The second disc has the remaining features, which are an solid mix of the engaging and the fluff. The biggest and most appealing feature is a massive documentary, Vengeance is Mine, which runs over 70 minutes. It’s broken into sections which you can select separately, but I just watched it through with ‘play all’. Cast and crew are interviewed in much more depth than you get in the standard ‘featurette’ and due to this – and the length allowed for this feature – there’s a wealth of intriguing information included here, and it’s definitely worth a watch. I particularly enjoyed hearing Dakota Fanning explaining her secret method of bringing out the tears…

Another interesting extra is the multi-angle sequence of Pita’s abduction where the scene is shown from the various camera angles. There’s also the option of looking at the original storyboards. It’s always interesting to get a real insight into the work of director/editor and these kind of features definitely allow for this.
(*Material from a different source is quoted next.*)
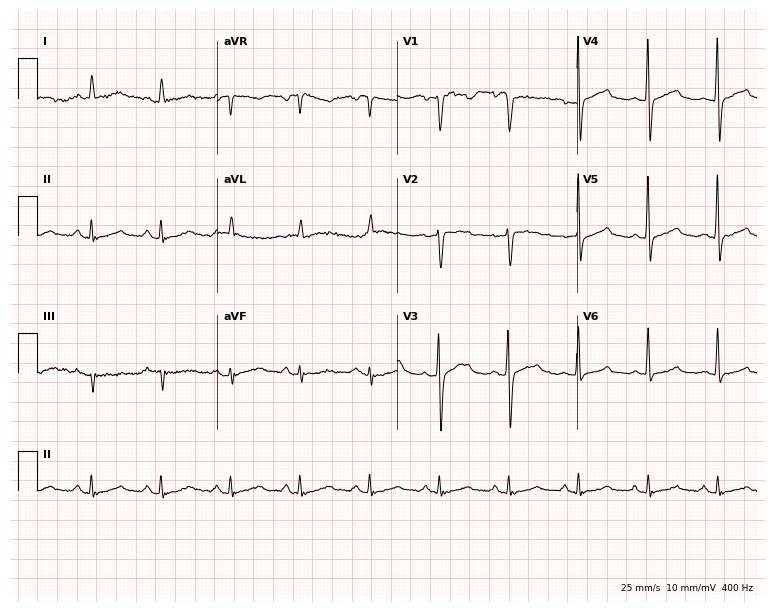
12-lead ECG from a 68-year-old male patient. Screened for six findings — first-degree AV block, right bundle branch block, left bundle branch block, sinus bradycardia, atrial fibrillation, sinus tachycardia — none is recorded.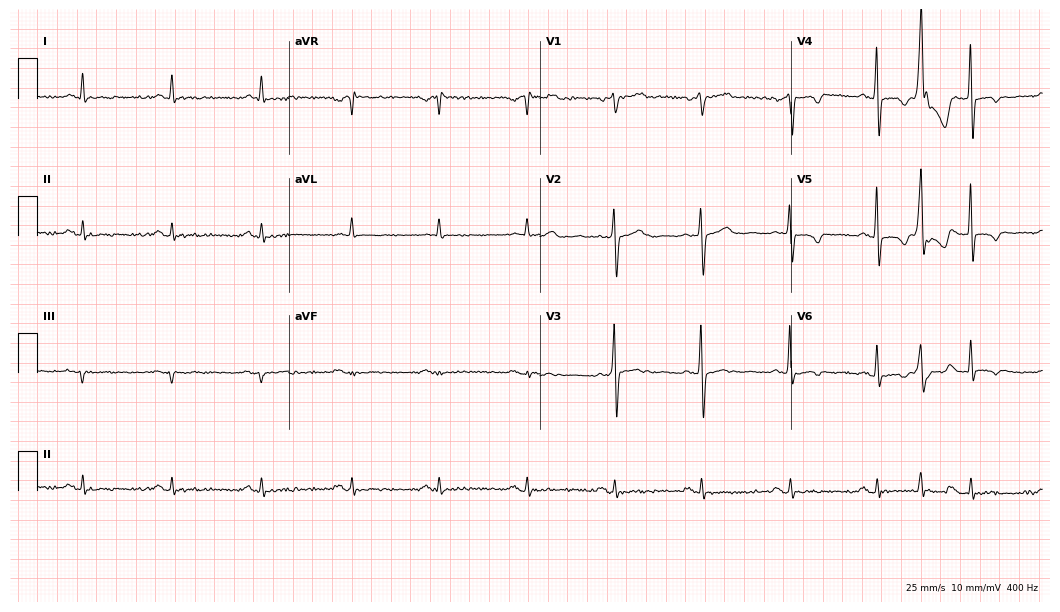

Deleted scenes have been limited to the ones Tony Scott thought were especially interesting to a viewer: ones which show other directions the film could have taken (including a romance element). Also included here is the alternate ending thought up by Denzel Washington. All of these can be watched with or without director commentary – which generally says why the scenes weren’t included, whether it be for timing, for plotline or simply to leave the viewer guessing. I’m glad to say that while interesting, in this case (and I can’t remember the last time this was 100% true) I was happy none of these scenes made it to the final cut. This is especially true of the alternate ending!

The extras are completed by a photo gallery, the music video for ‘Oye Coma Va’ and a thorough-looking list of trailers and TV spots.


Man on Fire is an extremely stylish film with an excellent cast and decent enough plotline to keep the viewer interested in the action. That being said, it’s quite violent, a little stereotypical and very few of the characters are particularly likeable. I enjoyed it more than I thought I would, however, and this special edition DVD package provides an excellent sound and video transfer of the film with a good, solid package of extras.